By 1867 black San Franciscans had gained access to public transportation. In 1869 they were granted the right to vote by the state of California. In 1875 they fought for desegregated schools and won. Yet in 1957, Willie Mays was initially denied the opportunity to purchase a home in an exclusive San Francisco neighborhood because he was black. In Black San Francisco, Albert Broussard explores race relations in a city where whites, for the most part, were outwardly civil to blacks while denying them employment opportunities and political power. Understanding the texture of the racial caste system, he argues, is critical to understanding why blacks made so little progress in employment, housing, and politics despite the absence of segregation laws. When it came to racial equality in the early twentieth century, Broussard argues, the liberal progressive image of San Francisco was largely a facade. Illustrating how black San Franciscans struggled to achieve equality in the same manner as their counterparts in the Midwest and East, he challenges the rhetoric of progress and opportunity with evidence of the reality of inequality for black San Franciscans. Black San Francisco is considerably broader in scope than any previous study of African-Americans in the West. It provides extensive coverage of the city's black community during the Great Depression and the New Deal, details civil rights activities from 1915 to 1954, and provides extensive biographical material on local black leaders.
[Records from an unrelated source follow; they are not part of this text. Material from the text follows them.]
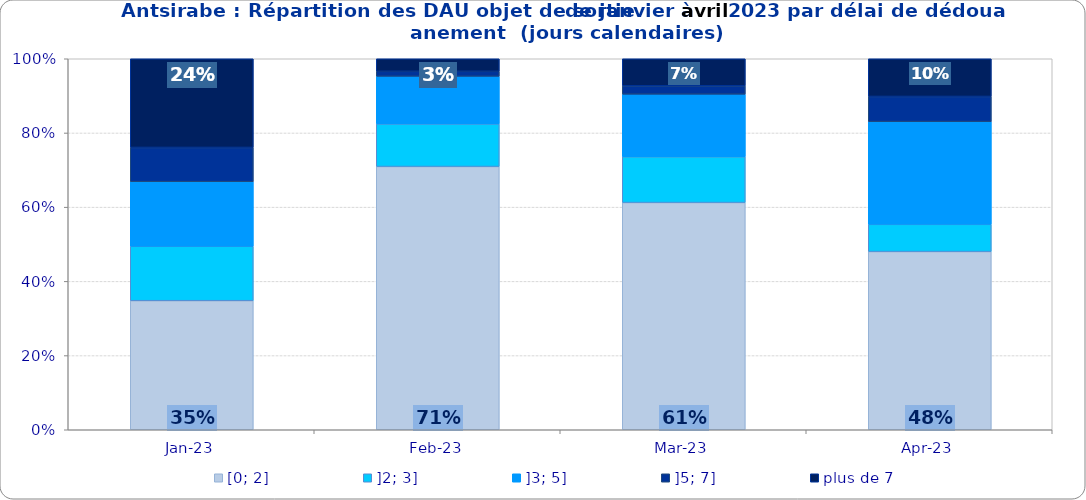
| Category | [0; 2] | ]2; 3] | ]3; 5] | ]5; 7] | plus de 7 |
|---|---|---|---|---|---|
| 2023-01-01 | 0.348 | 0.147 | 0.174 | 0.092 | 0.239 |
| 2023-02-01 | 0.709 | 0.115 | 0.128 | 0.014 | 0.034 |
| 2023-03-01 | 0.612 | 0.124 | 0.169 | 0.022 | 0.073 |
| 2023-04-01 | 0.48 | 0.073 | 0.277 | 0.068 | 0.102 |
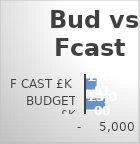
| Category | Series 0 |
|---|---|
| Budget £k | 3000 |
| F cast £k | 1680.79 |
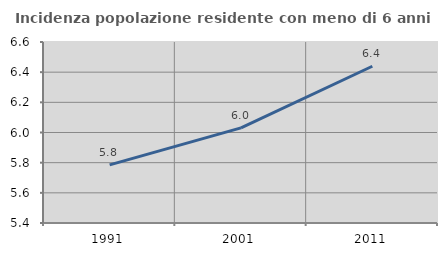
| Category | Incidenza popolazione residente con meno di 6 anni |
|---|---|
| 1991.0 | 5.785 |
| 2001.0 | 6.031 |
| 2011.0 | 6.439 |
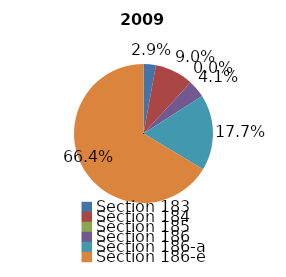
| Category | Series 0 |
|---|---|
| Section 183 | 19286968 |
| Section 184 | 60082900 |
| Section 185 | 24505 |
| Section 186 | 27551541 |
| Section 186-a | 118410258 |
| Section 186-e | 444713657 |
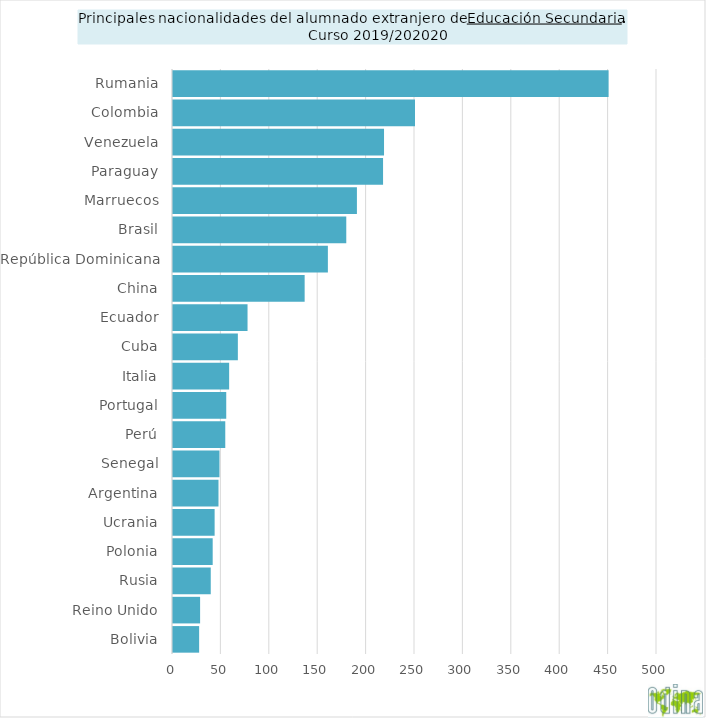
| Category | TOTAL |
|---|---|
| Bolivia | 27 |
| Reino Unido | 28 |
| Rusia | 39 |
| Polonia | 41 |
| Ucrania | 43 |
| Argentina | 47 |
| Senegal | 48 |
| Perú | 54 |
| Portugal | 55 |
| Italia | 58 |
| Cuba | 67 |
| Ecuador | 77 |
| China | 136 |
| República Dominicana | 160 |
| Brasil | 179 |
| Marruecos | 190 |
| Paraguay | 217 |
| Venezuela | 218 |
| Colombia | 250 |
| Rumania | 450 |
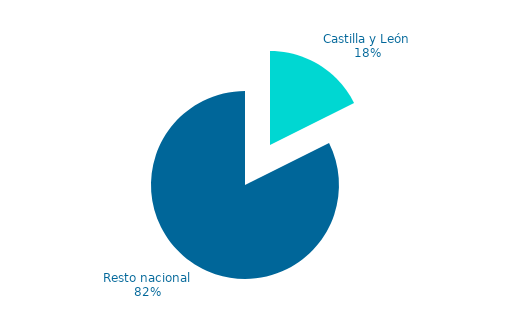
| Category | Series 0 |
|---|---|
| Castilla y León | 7829.005 |
| Resto nacional | 36623.852 |
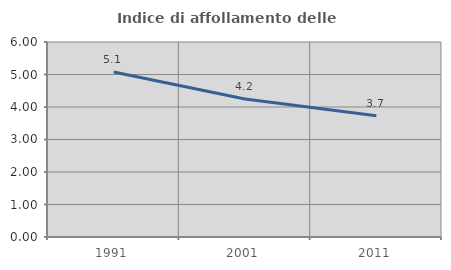
| Category | Indice di affollamento delle abitazioni  |
|---|---|
| 1991.0 | 5.078 |
| 2001.0 | 4.246 |
| 2011.0 | 3.731 |
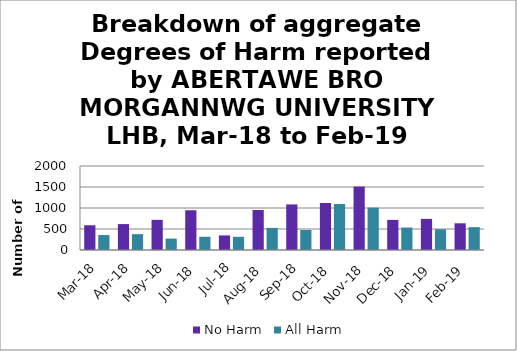
| Category | No Harm | All Harm |
|---|---|---|
| Mar-18 | 589 | 356 |
| Apr-18 | 617 | 377 |
| May-18 | 718 | 271 |
| Jun-18 | 946 | 315 |
| Jul-18 | 347 | 314 |
| Aug-18 | 953 | 526 |
| Sep-18 | 1085 | 477 |
| Oct-18 | 1119 | 1095 |
| Nov-18 | 1510 | 1009 |
| Dec-18 | 717 | 534 |
| Jan-19 | 741 | 493 |
| Feb-19 | 636 | 544 |
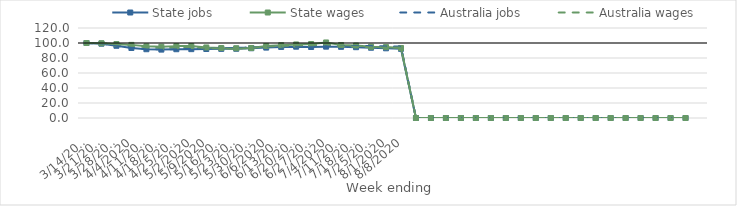
| Category | State jobs | State wages | Australia jobs | Australia wages |
|---|---|---|---|---|
| 14/03/2020 | 100 | 100 | 100 | 100 |
| 21/03/2020 | 99.082 | 99.651 | 99.296 | 99.679 |
| 28/03/2020 | 96.295 | 98.614 | 96.376 | 98.416 |
| 04/04/2020 | 93.333 | 97.498 | 93.719 | 96.743 |
| 11/04/2020 | 91.701 | 95.534 | 91.949 | 94.153 |
| 18/04/2020 | 91.188 | 95.025 | 91.46 | 94.028 |
| 25/04/2020 | 91.693 | 95.834 | 91.774 | 94.242 |
| 02/05/2020 | 91.81 | 96.005 | 92.164 | 94.699 |
| 09/05/2020 | 91.983 | 94.061 | 92.706 | 93.349 |
| 16/05/2020 | 92.169 | 93.309 | 93.235 | 92.689 |
| 23/05/2020 | 92.317 | 92.999 | 93.534 | 92.291 |
| 30/05/2020 | 92.991 | 93.321 | 94.056 | 93.572 |
| 06/06/2020 | 93.873 | 96.082 | 94.996 | 95.371 |
| 13/06/2020 | 94.751 | 97.077 | 95.462 | 96.012 |
| 20/06/2020 | 95.069 | 98.062 | 95.685 | 96.877 |
| 27/06/2020 | 94.651 | 98.651 | 95.589 | 96.891 |
| 04/07/2020 | 95.137 | 100.712 | 96.048 | 98.279 |
| 11/07/2020 | 94.889 | 97.348 | 96.137 | 95.659 |
| 18/07/2020 | 94.402 | 96.679 | 95.918 | 95.021 |
| 25/07/2020 | 93.7 | 94.991 | 95.887 | 94.374 |
| 01/08/2020 | 92.925 | 94.538 | 95.429 | 94.068 |
| 08/08/2020 | 92.228 | 93.348 | 95.147 | 93.816 |
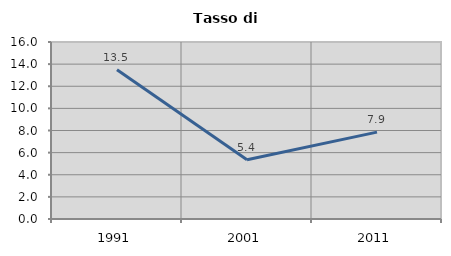
| Category | Tasso di disoccupazione   |
|---|---|
| 1991.0 | 13.483 |
| 2001.0 | 5.359 |
| 2011.0 | 7.855 |
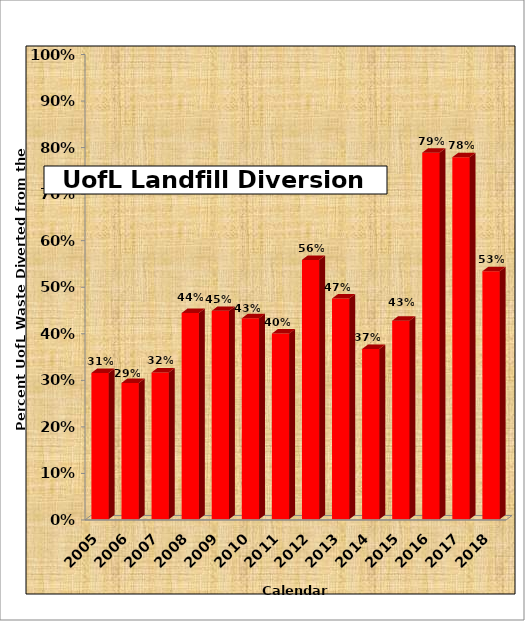
| Category | Calendar Year |
|---|---|
| 2018 | 0.533 |
| 2017 | 0.778 |
| 2016 | 0.788 |
| 2015 | 0.427 |
| 2014 | 0.366 |
| 2013 | 0.474 |
| 2012 | 0.557 |
| 2011 | 0.399 |
| 2010 | 0.432 |
| 2009 | 0.448 |
| 2008 | 0.443 |
| 2007 | 0.315 |
| 2006 | 0.293 |
| 2005 | 0.314 |
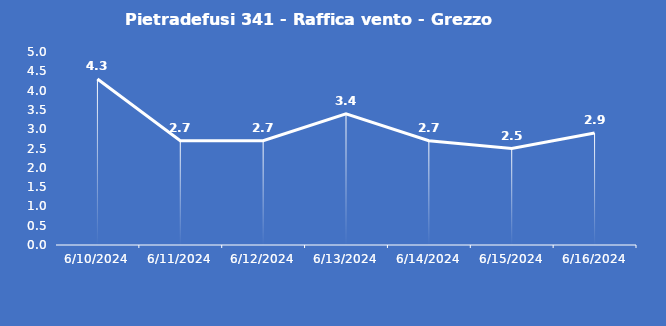
| Category | Pietradefusi 341 - Raffica vento - Grezzo (m/s) |
|---|---|
| 6/10/24 | 4.3 |
| 6/11/24 | 2.7 |
| 6/12/24 | 2.7 |
| 6/13/24 | 3.4 |
| 6/14/24 | 2.7 |
| 6/15/24 | 2.5 |
| 6/16/24 | 2.9 |
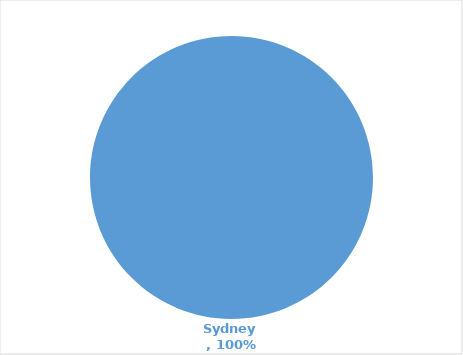
| Category | Series 0 |
|---|---|
| Sydney | 1 |
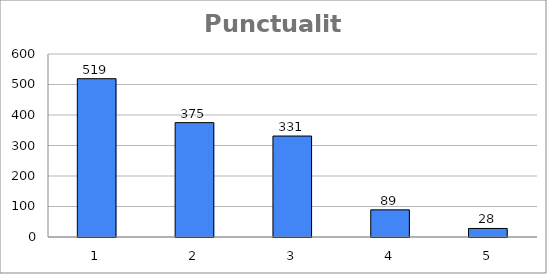
| Category | Series 0 |
|---|---|
| 0 | 519 |
| 1 | 375 |
| 2 | 331 |
| 3 | 89 |
| 4 | 28 |
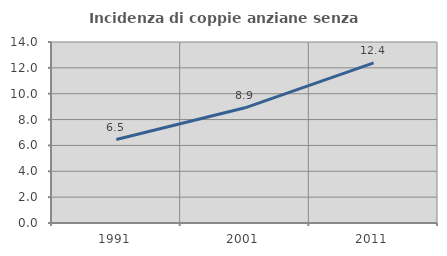
| Category | Incidenza di coppie anziane senza figli  |
|---|---|
| 1991.0 | 6.456 |
| 2001.0 | 8.91 |
| 2011.0 | 12.386 |
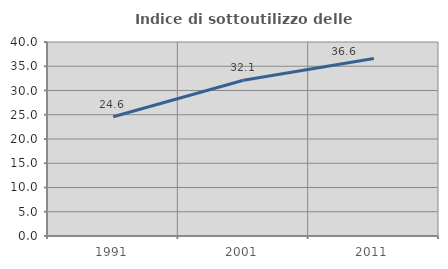
| Category | Indice di sottoutilizzo delle abitazioni  |
|---|---|
| 1991.0 | 24.6 |
| 2001.0 | 32.103 |
| 2011.0 | 36.609 |

In his reconstruction of the plight of San Francisco's black citizens, Broussard reveals a population that, despite its small size before 1940, did not accept second-class citizenship passively yet remained nonviolent into the 1960s. He also shows how World War II was a watershed for Black San Francisco, bringing thousands of southern migrants to the bay area to work in the war industries. These migrants, in tandem with native black residents, formed coalitions with white liberals to attack racial inequality more vigorously and successfully than at any previous time in San Francisco's history.